Two better approaches come to mind to resolve this:

2. Full-on, properly managed releases like they do in large IT corporations, such as banks, where a "release" is not something you kick off from home via SSH on a Saturday night, but a properly planned effort that involves critical members of the dev team as well as the QA team being present and ready to both test the production system thoroughly and fix any issues that may occur.

What you describe in #2 here sounds like a complete anti-pattern when compared with the idea of continuous deployment and automated verification. This 2nd approach sounds like a huge manual effort.

swombat 5578 days ago

It absolutely is, and I'd be surprised to see this kind of effort from any but the most paranoid corporations (like, as I mentioned, banks). Automation and continuous deployment are definitely the way forward.

But even this gargantuan effort is a better option than just "let's deploy and wait for our users to tell us if anything has gone wrong".

brown9-2 5578 days ago

But even this gargantuan effort is a better option than just "let's deploy and wait for our users to tell us if anything has gone wrong".

To be fair it sounds like in the original article that they did do some verification that things were working after the deployment. However for some reason their verification tests didn't reveal the presence of a real bug.

Even in a more gargantuan system, it's possible to have tests that give false positive results.

Everyone will screw up releases at some point, the key is to be able to learn from them and get better.

peterwwillis 5578 days ago

If you're making a big change you first cut a CR and get approval of any teams involved. At change time, everyone knows they need to be on-call if something breaks, preferably in a live chatroom.

The rest of the time devs should just deploy when they think the code is ready and have tested it on a like-production box. They then manually verify the change worked. You use automated monitoring to ensure when something does break you are notified immediately.

rst 5578 days ago

Their release procedures didn't cover the case, and they're fixing it ("modifying the communication ... [to] fail early and loudly during our initial tests", according to the "with details" post on their status blog[1]).
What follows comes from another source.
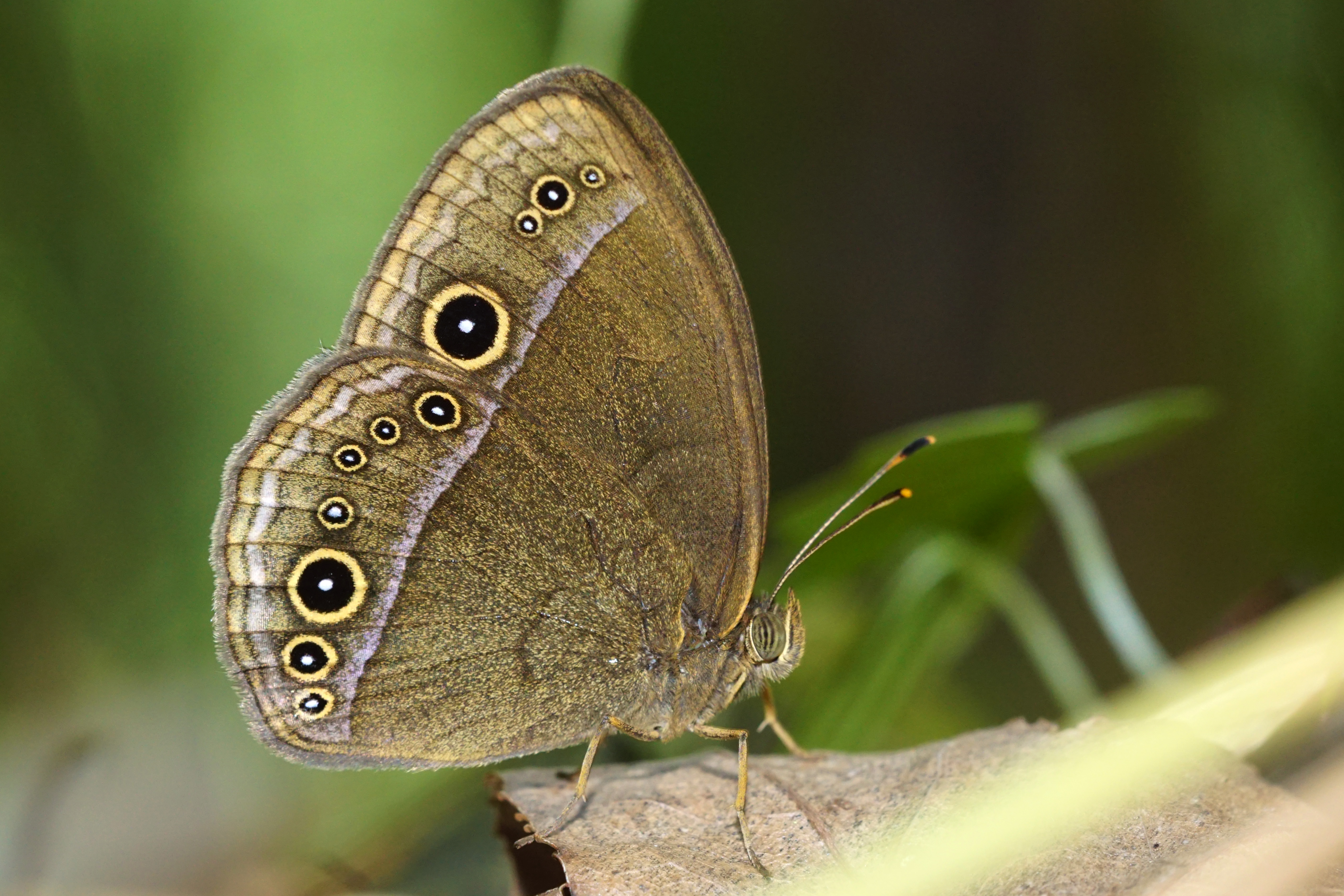 中文（台灣）: 眉眼蝶 Mycalesis francisca formosana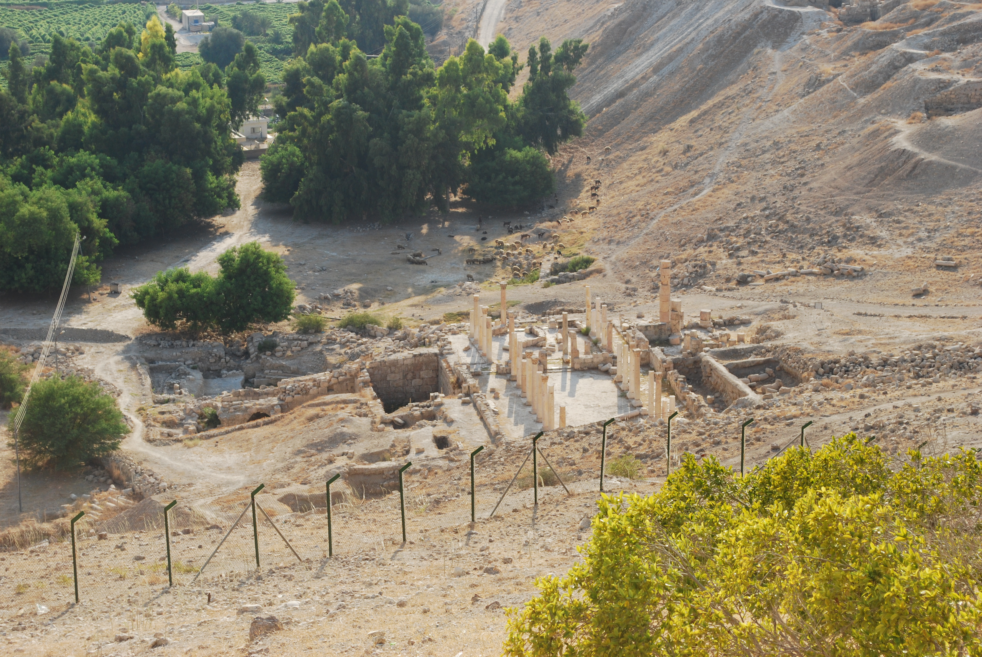 Pella (Tabaqat Fahil) : vue d'ensemble du site.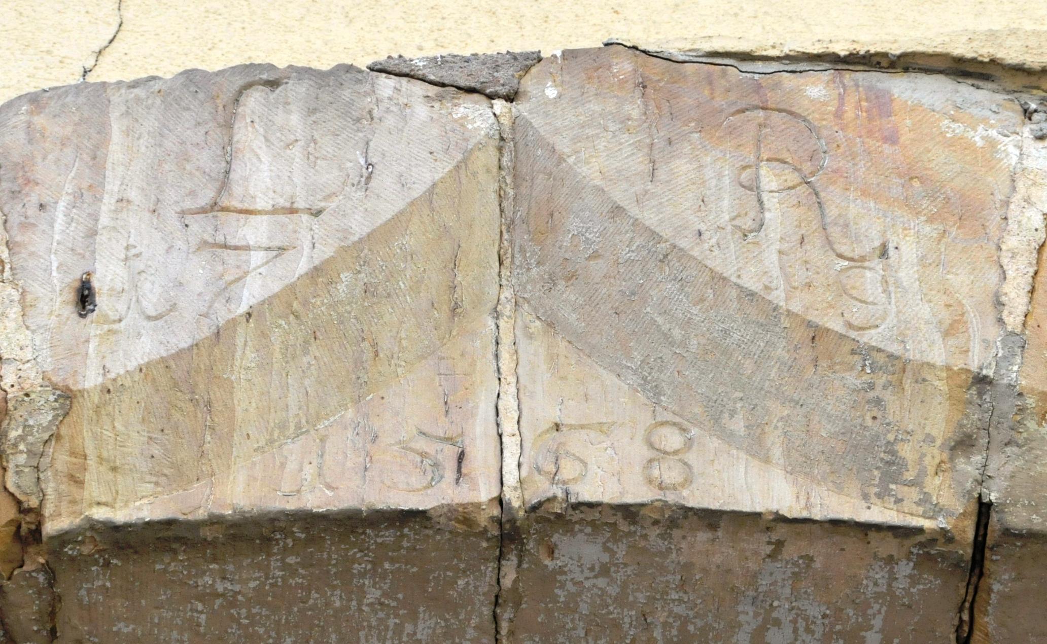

But I still find their lack of monitors... disturbing.

[1] http://status.fogcreek.com/2011/03/sunday-night-kiln-outage-...

peterwwillis 5578 days ago

I agree except I don't think continuous deployment necessarily means automatic deployment. Every deploy should be done by a person and tested right after; none of this "push out all commits at X time" or "push as soon as it's committed" as both are risky.

During the day is usually preferred and never at 4:59PM on a Friday or right before everyone goes to lunch (ever had to clean up a downed cluster when some jerk pushed bad code and the whole team went to Sweet Tomatoes? yeah).

To help troubleshoot breaks, have a mailing list with changelogs showing who made a change, time/date, files touched. Also have your deploy tools mail it when there's a code push, rollback, server restart, etc. Have a simple tool someone can run to revert changes back to a time of day so if something breaks just "revert back to 6 hours ago" and debug while your old app is running (nice to take one broken box offline first to test on).